5 mei 2022
Eiwitten: de bouwstenen van het lichaam

In onze voeding hebben wij zogenoemde macro- en micronutriënten. Onder macronutriënten verstaan wij koolhydraten, eiwitten en vetten. De micronutriënten bestaan uit vitaminen en mineralen.

Maar wat zijn nou eiwitten? In welke voedingsmiddelen zitten ze en waar hebben we ze voor nodig?

Eiwit is een voedingsstof en een bouwstof. Ze leveren energie (calorieën) en aminozuren aan het lichaam. Al gebruikt het lichaam eiwitten liever niet als brandstof. Hiervoor moet het eiwit eerst afgebroken worden tot aminozuren, wat extra energie kost. Daarom worden liever koolhydraten of vetten als brandstof gebruikt, tenzij deze op zijn.
Bijna alle voedingsmiddelen bevatten eiwit. Ze komen voor in zowel dierlijke als plantaardige producten.

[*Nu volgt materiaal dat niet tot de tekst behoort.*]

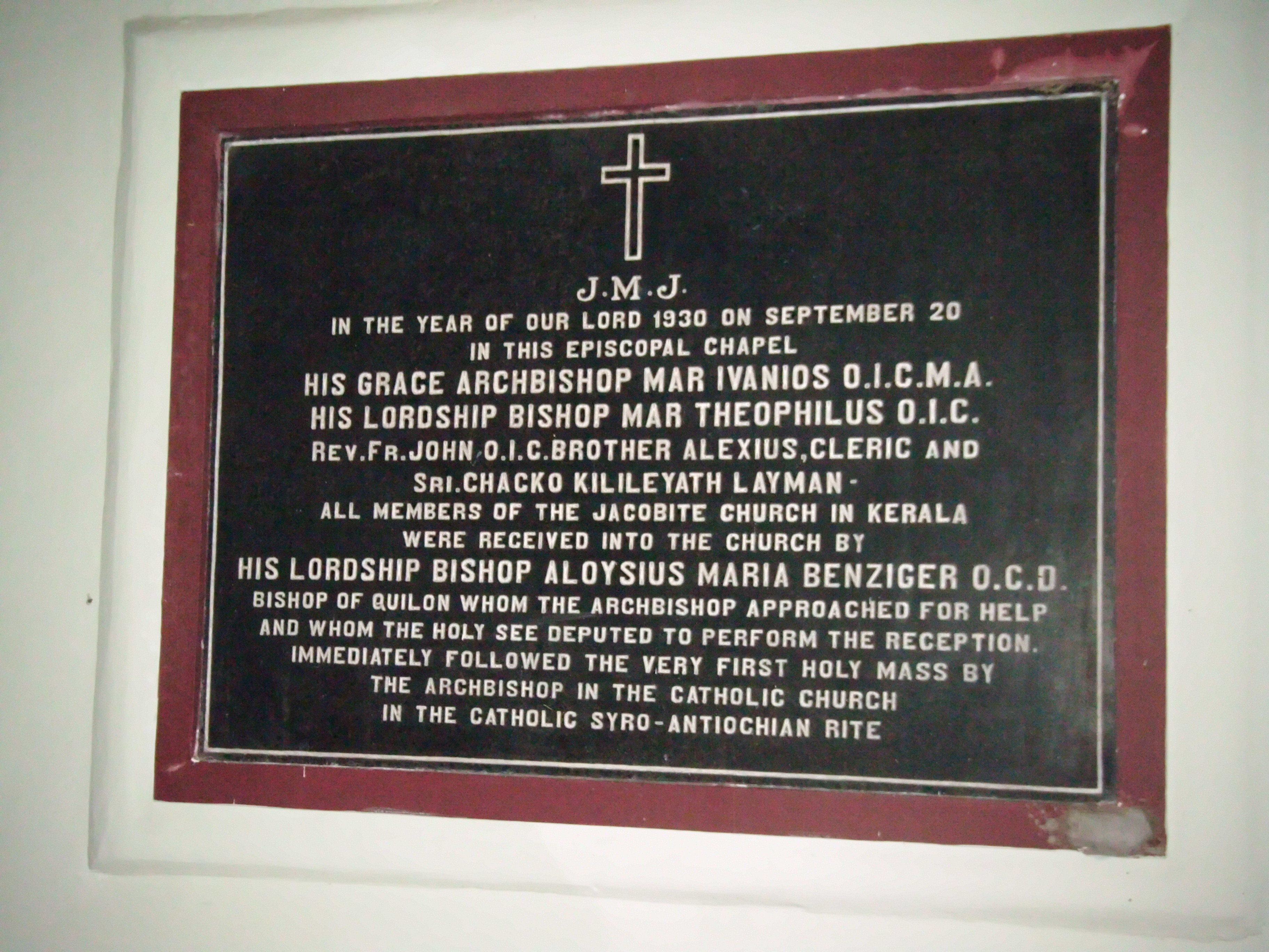 Kollam, Kerala, Indien, Bischofskapelle, Gedenkstein zur Erinnerung an die Gründung des syro-malankarischen Ritus, 1930

Plantaardige eiwitbronnen zijn:

  • Brood
  • Graanproducten
  • Peulvruchten; zoals lupine
  • Tofu en tempe
  • Noten

Dierlijke eiwitbronnen zijn:

  • Vlees
  • Vis
  • Gevogelte, zoals kip
  • Melk (producten)
  • Kaas
  • Eieren

Brood 

Brood en graanproducten zijn een bron van plantaardige eiwitten. Hoewel men brood (en andere graanproducten) niet gelijk linkt aan eiwit-inname, krijgen we 22% van de eiwitinname via graanproducten binnen. Daarmee staan graanproducten op nummer drie, achter vlees (29%) en melkproducten (23%). Dat blijkt uit de meest recente Voedselconsumptiepeiling. Bovendien draagt brood voor 47% bij aan de inname van plantaardige eiwitten. Brood en diverse graanproducten zijn zelfs (vaak) een ‘bron van eiwit’

Bijdrage van verschillende voedingsgroepen aan eiwitconsumptie van Nederlanders van 12-79 jaar. Bron: RIVM, 2020. 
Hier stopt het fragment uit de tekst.